This was an interesting story, did not know they had launched. NASA has patience. I don’t know if I could have waited since 97. I do agree before we can explore the outer reaches of the universe we need to spend some money on the human race before we spend money on microbes. Are we that unconcerned what happens to individuals less fortunate than us? Save this planet before we search for other planet or moons to investigate. We have the intelligence to reach into the stars but not enough to fix our planet ecosystem?
The quest of the scientists, the physicists, the astronomers, and the astronauts (pioneers all) - it could not possibly be fiction because the story is founded on everything we know about reality, and the collected data presents us with many more new, fascinating,  and downright enigmatic questions than what we started with.  What sounds like fiction to me is, “It's the 21st century and there's an entire country somewhere that lacks the capability to make mosquito nets.”  Surely the reason for it is not because that country's government has squandered its resources on scientific research...
"...we spend billions to search for life elsewhere; when we now know that if we don't change our priorities here we will never achieve our dreams of going elsewhere."

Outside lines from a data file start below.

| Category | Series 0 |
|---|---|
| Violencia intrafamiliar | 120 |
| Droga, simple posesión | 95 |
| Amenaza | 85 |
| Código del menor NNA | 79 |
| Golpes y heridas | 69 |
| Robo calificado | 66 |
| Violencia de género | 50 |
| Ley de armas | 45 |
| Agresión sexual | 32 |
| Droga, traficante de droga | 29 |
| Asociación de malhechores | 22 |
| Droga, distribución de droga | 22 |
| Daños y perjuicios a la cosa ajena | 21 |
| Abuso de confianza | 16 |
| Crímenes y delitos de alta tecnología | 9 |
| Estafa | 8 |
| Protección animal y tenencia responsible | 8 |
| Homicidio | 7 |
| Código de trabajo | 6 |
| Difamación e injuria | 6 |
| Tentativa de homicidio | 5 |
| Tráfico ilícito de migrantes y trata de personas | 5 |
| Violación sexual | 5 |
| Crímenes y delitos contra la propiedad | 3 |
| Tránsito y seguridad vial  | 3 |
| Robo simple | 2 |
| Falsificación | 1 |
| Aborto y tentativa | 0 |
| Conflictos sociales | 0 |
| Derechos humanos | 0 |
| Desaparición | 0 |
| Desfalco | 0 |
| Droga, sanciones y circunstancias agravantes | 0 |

  You speak as if yet other billions aren't already being spent on those and other 'Earthly' priorities. Have you (or others with similar opinions) found out just how much is being done? That kind of work, necessary though it is, is rarely as glamourous, nor is it easy to find the price tag as a given space project.

  And many of those 'more important things' involve politics, human behavior and other things that don't respond as well to having money thrown at them as technological (usually) issues do...

Jesus doesn't want us to go into space. The bible tells us about the tower of Babel and that it made God mad. We should not explore space.
When I was a kid (70's), following the Voyagers and Pioneers, I *couldn't WAIT* for the next big event, even though they were often years apart. These days it is getting harder and harder to 'stun' people (though Deep Impact seemed to do a good job of that), but I think *that* is a credit to just how successful the planetary exploration program has been; and by this I mean not just the spacecraft, but the people who then spend years figuring out what all the data means. Remember, the images are only the tip of the iceberg as far as data-ruturn goes!

As for conspiracy theorism and "spend NASA's budget on Earth" business, those have been addressed well by others above (and will have to be re-addressed ad infinitum...) so I won't waste electrons on them.
In regards to the mosquito net comment, you should thank BOINC (a SETI project), who is providing the technology to enable malariacontrol.net to do a project that might help find a cure for malaria.  How about that for a priority?
Accomplishments like this are all steps to the ultimate goal necessary to assure the continuation of the human race. Without taking these first rudimentary pioneering feats of exploration we will never get off of the planet on a permanent basis. Without exploration and the establishment of colonies on other planets here and eventually among the stars the human race will not survive. We will be snuffed out like the dinosaurs, be it from nature or our own hands.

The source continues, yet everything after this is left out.